(PROMPT): Every line of the listing below from the one with "organism: Drosophila" up to and including the one with "sample: HIV infected U937 cells" should be retyped exactly, and nothing else; pictures are not part of the copy.
(DATA IN THIS EXERCISE begins)
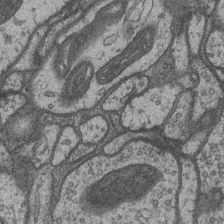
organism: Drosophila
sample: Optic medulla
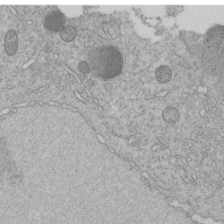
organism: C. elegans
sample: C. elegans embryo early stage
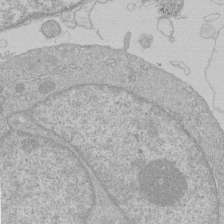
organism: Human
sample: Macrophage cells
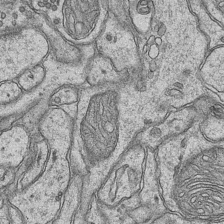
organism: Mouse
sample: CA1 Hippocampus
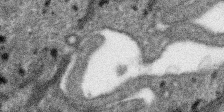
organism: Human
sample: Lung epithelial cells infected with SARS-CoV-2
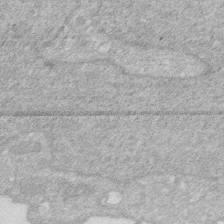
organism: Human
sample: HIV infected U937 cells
(DATA IN THIS EXERCISE ends)
(DATA IN THIS EXERCISE begins)
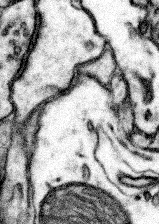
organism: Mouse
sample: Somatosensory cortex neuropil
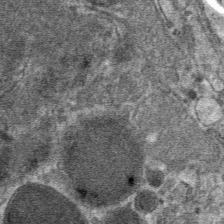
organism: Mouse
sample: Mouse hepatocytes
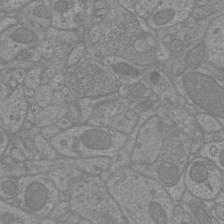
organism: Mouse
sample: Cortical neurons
(DATA IN THIS EXERCISE ends)
(PROBLEM SOLUTION):
organism: Drosophila
sample: Optic medulla
organism: C. elegans
sample: C. elegans embryo early stage
organism: Human
sample: Macrophage cells
organism: Mouse
sample: CA1 Hippocampus
organism: Human
sample: Lung epithelial cells infected with SARS-CoV-2
organism: Human
sample: HIV infected U937 cells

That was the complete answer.